Breaking down rapper’s ‘This is America’ track

Donald Glover in Los Angeles, California, on May 10, 2018. FRAZER HARRISON | GETTY IMAGES | AFP

What you need to know:

  • The music video left viewers with a lot to unpack as Glover put on a one-man show full of allusions to recent news items.
  • It points to the ways entertainment can distract and desensitise, as well as the ways these artistes have discussed gun violence in their own music.

American actor and singer Donald Glover, who goes by his alter-ego Childish Gambino as a rapper, has caught the world’s attention with his new single “This Is America”.

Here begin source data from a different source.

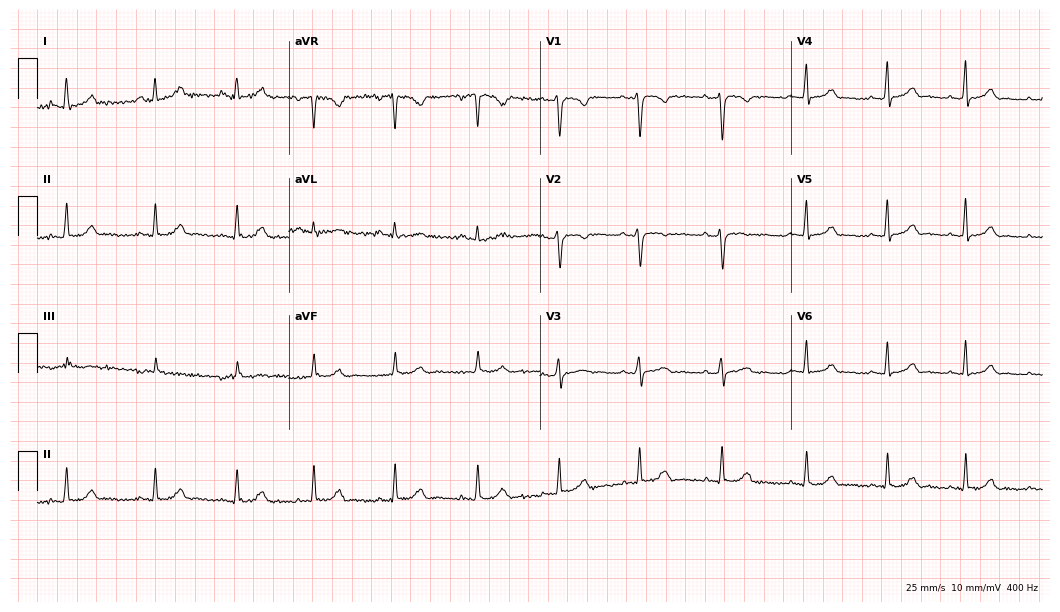
Electrocardiogram (10.2-second recording at 400 Hz), a woman, 33 years old. Of the six screened findings (first-degree AV block, right bundle branch block, left bundle branch block, sinus bradycardia, atrial fibrillation, sinus tachycardia), none is recorded.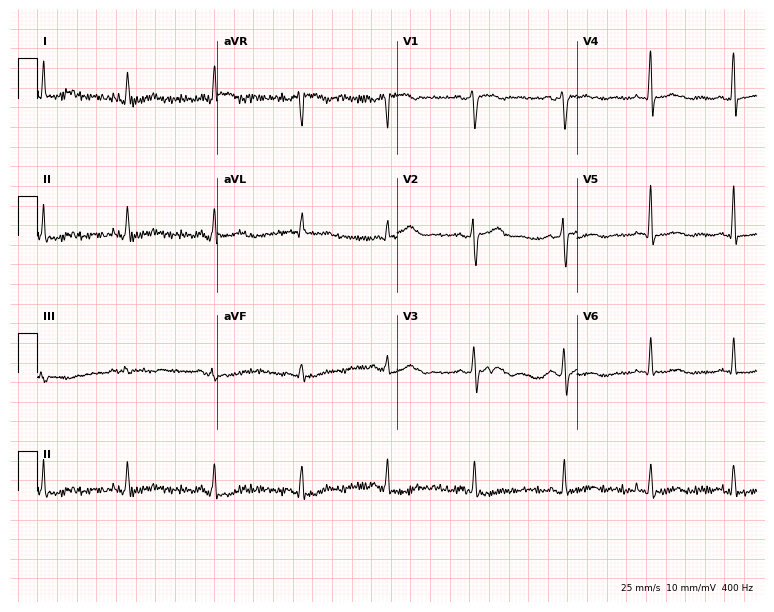
12-lead ECG from a 46-year-old woman. Screened for six findings — first-degree AV block, right bundle branch block, left bundle branch block, sinus bradycardia, atrial fibrillation, sinus tachycardia — none is recorded.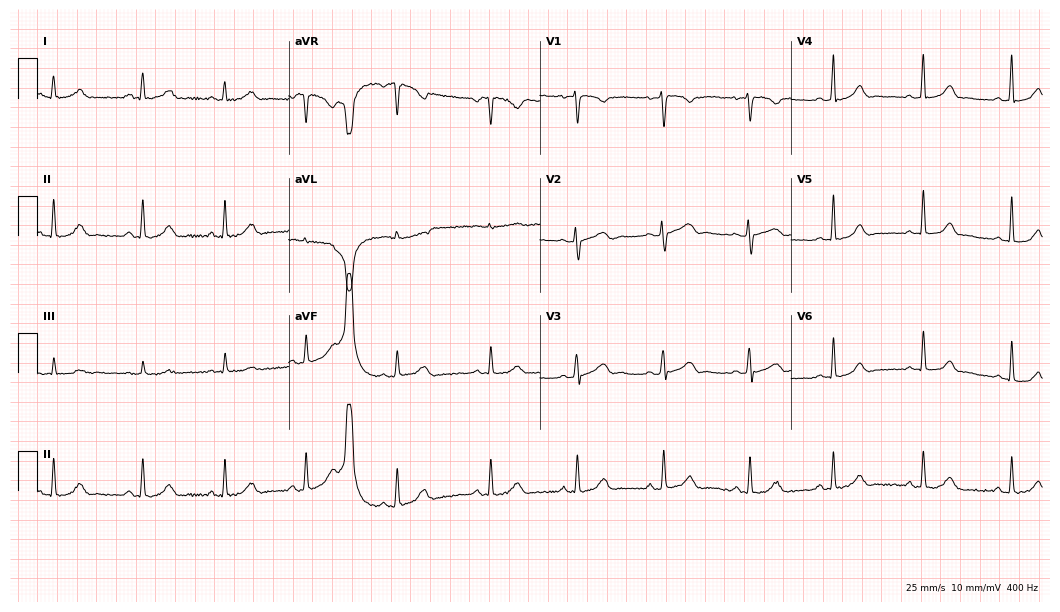
12-lead ECG from a 30-year-old female patient. No first-degree AV block, right bundle branch block, left bundle branch block, sinus bradycardia, atrial fibrillation or sinus tachycardia recorded for this tracing. Findings outside these six are not listed.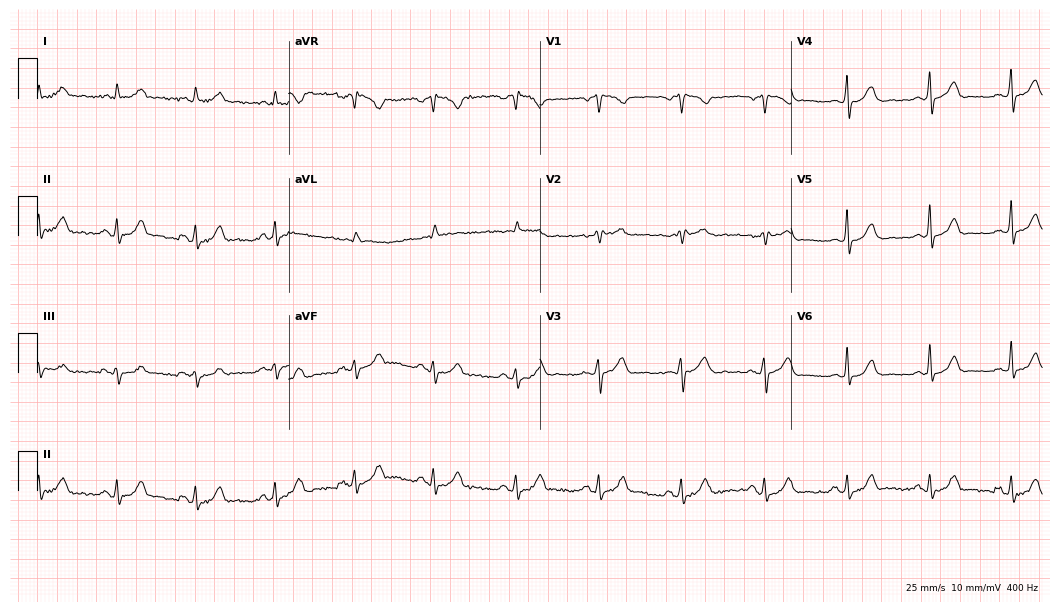
12-lead ECG from a male patient, 49 years old (10.2-second recording at 400 Hz). Recorded interpretation: within normal limits.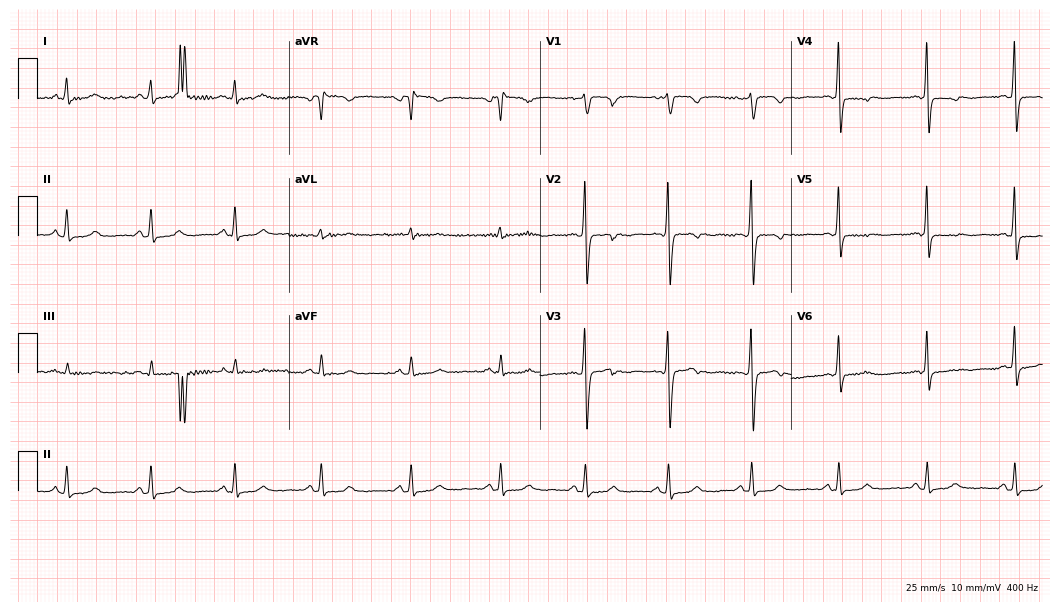
12-lead ECG (10.2-second recording at 400 Hz) from a 32-year-old woman. Screened for six findings — first-degree AV block, right bundle branch block, left bundle branch block, sinus bradycardia, atrial fibrillation, sinus tachycardia — none is recorded.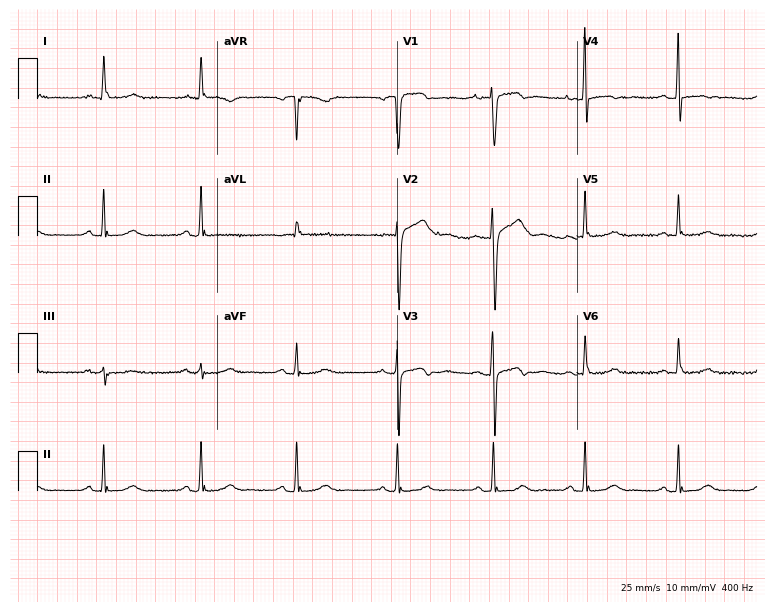
12-lead ECG (7.3-second recording at 400 Hz) from an 82-year-old female. Screened for six findings — first-degree AV block, right bundle branch block, left bundle branch block, sinus bradycardia, atrial fibrillation, sinus tachycardia — none is recorded.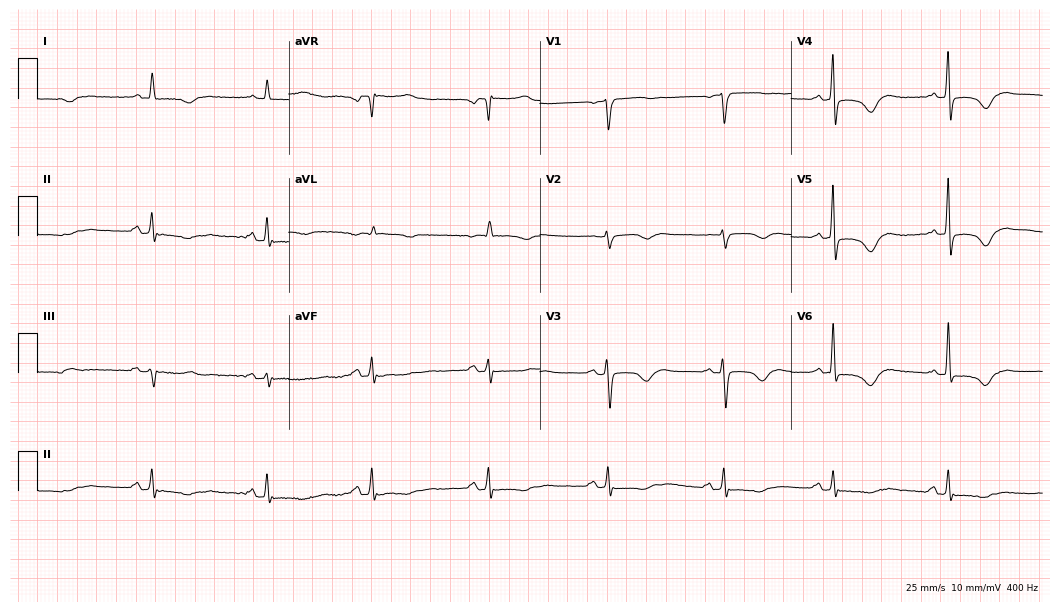
Resting 12-lead electrocardiogram (10.2-second recording at 400 Hz). Patient: a female, 64 years old. Read as a normal ECG.

Glover released the track online, alongside its official music video, which addresses the realities of America head-on. The music video left viewers with a lot to unpack as Glover put on a one-man show full of allusions to recent news items.

FIRESTORM

It has created a firestorm with its depictions of gun violence, looming apocalypse and dancing black people. The waves caused by the visceral, shocking clip were immediate, making the song one of the year’s most important cultural moments already.

It points to the ways entertainment can distract and desensitise, as well as the ways these artistes have discussed gun violence in their own music. Perhaps Kenyans can borrow a leaf from it. Here are a few hidden meanings from the song:

The man strumming the guitar - At the beginning of the video, a man who looks like Trayvon Martin’s father plays the guitar and it’s a moment that gives a nod to 17-year-old Martin, who was fatally shot by George Zimmerman in 2012.

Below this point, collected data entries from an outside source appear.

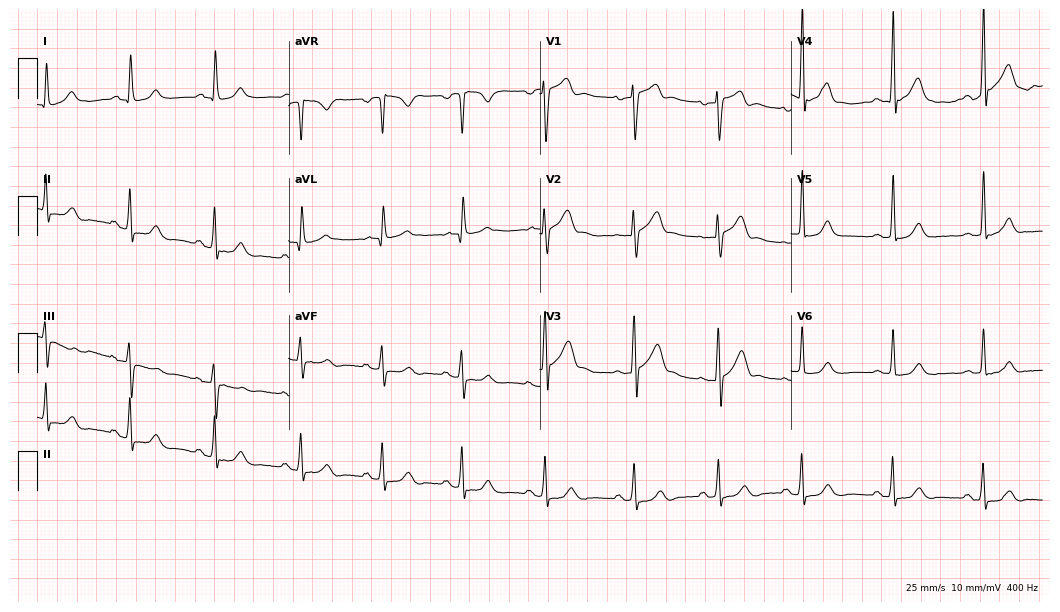
Resting 12-lead electrocardiogram (10.2-second recording at 400 Hz). Patient: a male, 36 years old. Read as a normal ECG.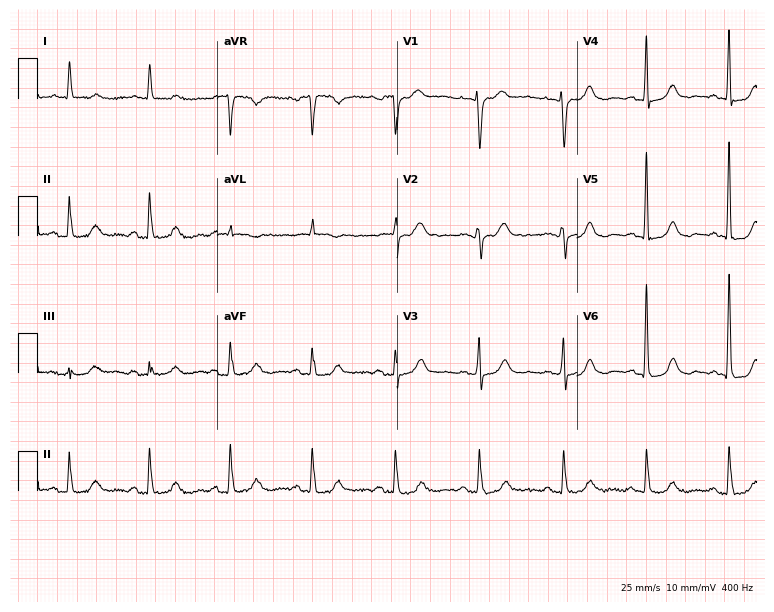
ECG (7.3-second recording at 400 Hz) — a female patient, 70 years old. Screened for six findings — first-degree AV block, right bundle branch block, left bundle branch block, sinus bradycardia, atrial fibrillation, sinus tachycardia — none is recorded. Other findings, if any, are not listed.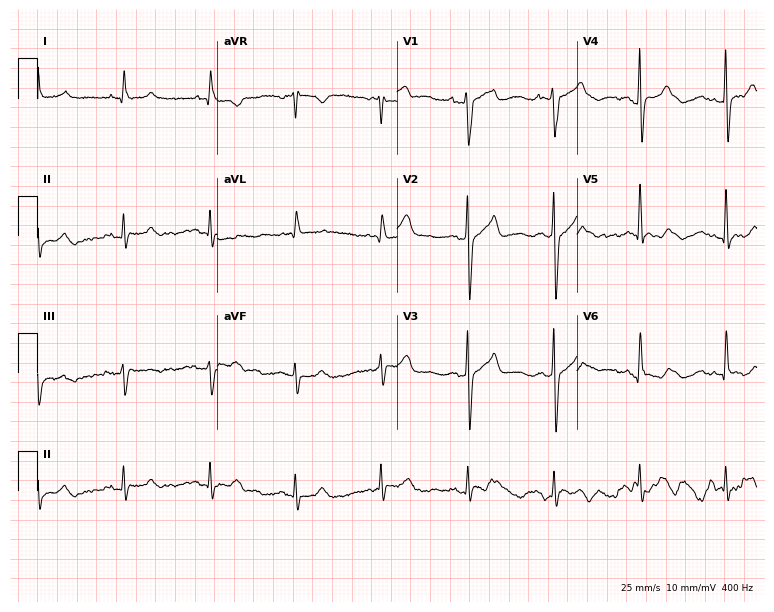
Standard 12-lead ECG recorded from a 67-year-old male. Read as a normal ECG.

The man playing a guitar being shot - The seated man returns to the shot with a hood covering his head as Glover shoots him.

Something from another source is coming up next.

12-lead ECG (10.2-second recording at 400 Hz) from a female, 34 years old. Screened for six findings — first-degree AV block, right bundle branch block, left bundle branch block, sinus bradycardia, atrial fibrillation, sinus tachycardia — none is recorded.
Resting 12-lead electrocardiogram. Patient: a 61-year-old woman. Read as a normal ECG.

The red cloth - This piece of fabric - brought out by a well-dressed man - is used to carefully and reverentially cover the gun Glover used to shoot the guitar-playing man. It alludes to the fact that guns seem to be prized above people to many Americans.

As the dead man’s body is dragged off-screen, Glover continues to smile and dance as if nothing is wrong: as if a black body isn’t worth as much as the gun that was used for murder.

The murder of the choir - Glover once again addresses gun violence by shooting an assault rifle at a harmless church choir. It’s likely a reference to the 2015 massacre at Emanuel African Methodist Episcopal Church in Charleston, South Carolina.

The kids dancing - A group of kids who dance around Glover represent how the world consumes social media and entertainment as the world burns around them. It’s unclear whether or not it’s escapism or a coping mechanism, but it’s the way life is.

The kids are seemingly clad in uniforms that South African students wear and are dancing to Blocboy JB’s shoot dance to the gwara-gwara - a South African dance. The dancing also seems to be a sense of pride and protection from the chaos of the world.

Hooded figure on a horse - A hooded figure riding a white horse gallops across the screen so quickly you might miss it, but it is likely a reference to the ‘Horsemen of the Apocalypse’ in the Bible.

In other words, it refers to the end of the world. According to the Bible, the first horse was white, which mimics the imagery found in “This Is America.”